YOUR INSTRUCTIONS
Among the lines of data below, reproduce only those from the one with "195 | 414 | 12 |" through the one with "217 | 513 | 83 |", exactly as they stand, both ends included.

EXTRACTED RECORDS
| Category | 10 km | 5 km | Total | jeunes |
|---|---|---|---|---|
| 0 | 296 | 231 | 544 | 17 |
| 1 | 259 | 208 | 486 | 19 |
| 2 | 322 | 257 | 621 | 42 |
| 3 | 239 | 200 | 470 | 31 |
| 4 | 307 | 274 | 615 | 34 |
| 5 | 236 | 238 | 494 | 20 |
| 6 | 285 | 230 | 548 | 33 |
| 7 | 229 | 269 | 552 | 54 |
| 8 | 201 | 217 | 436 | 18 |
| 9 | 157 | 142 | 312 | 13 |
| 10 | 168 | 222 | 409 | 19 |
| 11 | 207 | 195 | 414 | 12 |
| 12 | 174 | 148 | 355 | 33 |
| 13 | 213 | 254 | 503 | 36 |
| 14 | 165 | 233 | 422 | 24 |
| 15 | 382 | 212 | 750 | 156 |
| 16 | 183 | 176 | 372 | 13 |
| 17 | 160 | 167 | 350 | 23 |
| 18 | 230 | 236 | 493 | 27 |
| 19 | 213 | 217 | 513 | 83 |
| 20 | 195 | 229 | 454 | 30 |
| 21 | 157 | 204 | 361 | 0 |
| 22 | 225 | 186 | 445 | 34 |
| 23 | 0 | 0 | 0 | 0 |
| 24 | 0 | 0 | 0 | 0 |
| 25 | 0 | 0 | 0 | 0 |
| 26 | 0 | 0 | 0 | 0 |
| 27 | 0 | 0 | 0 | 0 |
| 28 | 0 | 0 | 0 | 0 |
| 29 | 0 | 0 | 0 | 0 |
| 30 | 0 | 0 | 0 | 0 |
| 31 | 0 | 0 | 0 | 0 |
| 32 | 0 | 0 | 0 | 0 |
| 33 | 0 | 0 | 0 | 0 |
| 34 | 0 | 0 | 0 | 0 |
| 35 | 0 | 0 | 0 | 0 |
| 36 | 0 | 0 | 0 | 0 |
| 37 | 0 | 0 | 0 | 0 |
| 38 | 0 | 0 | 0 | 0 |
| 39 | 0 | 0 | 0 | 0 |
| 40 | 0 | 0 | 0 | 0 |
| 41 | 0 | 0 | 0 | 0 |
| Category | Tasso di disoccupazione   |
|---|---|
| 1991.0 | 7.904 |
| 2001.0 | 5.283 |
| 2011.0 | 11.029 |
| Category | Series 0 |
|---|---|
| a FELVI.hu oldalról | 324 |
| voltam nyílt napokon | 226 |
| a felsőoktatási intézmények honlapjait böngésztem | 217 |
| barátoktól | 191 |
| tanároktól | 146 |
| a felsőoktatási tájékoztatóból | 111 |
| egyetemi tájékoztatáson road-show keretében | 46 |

--

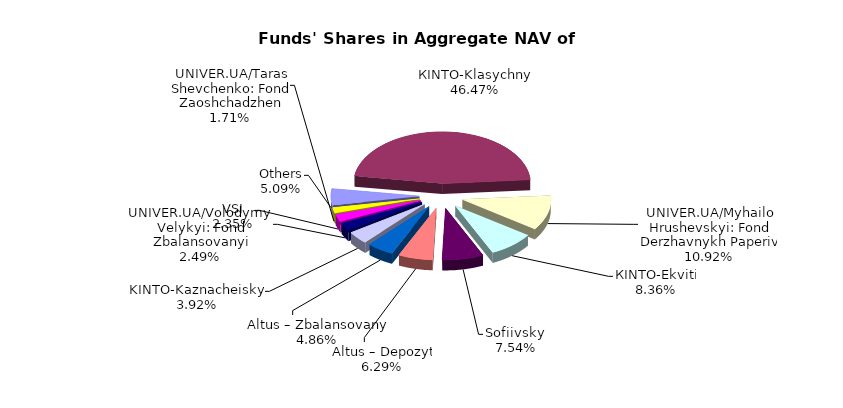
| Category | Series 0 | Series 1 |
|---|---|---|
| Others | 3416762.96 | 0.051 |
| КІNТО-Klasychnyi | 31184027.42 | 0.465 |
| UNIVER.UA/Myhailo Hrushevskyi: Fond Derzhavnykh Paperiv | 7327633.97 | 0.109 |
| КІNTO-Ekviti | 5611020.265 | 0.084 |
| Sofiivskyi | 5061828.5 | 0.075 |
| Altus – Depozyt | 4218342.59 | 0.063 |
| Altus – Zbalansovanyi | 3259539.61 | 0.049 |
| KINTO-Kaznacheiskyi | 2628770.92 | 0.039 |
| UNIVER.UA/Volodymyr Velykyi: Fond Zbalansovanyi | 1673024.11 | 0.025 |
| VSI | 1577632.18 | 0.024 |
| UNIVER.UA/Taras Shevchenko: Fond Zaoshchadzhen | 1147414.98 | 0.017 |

RESPONSE BELOW
| 11 | 207 | 195 | 414 | 12 |
| 12 | 174 | 148 | 355 | 33 |
| 13 | 213 | 254 | 503 | 36 |
| 14 | 165 | 233 | 422 | 24 |
| 15 | 382 | 212 | 750 | 156 |
| 16 | 183 | 176 | 372 | 13 |
| 17 | 160 | 167 | 350 | 23 |
| 18 | 230 | 236 | 493 | 27 |
| 19 | 213 | 217 | 513 | 83 |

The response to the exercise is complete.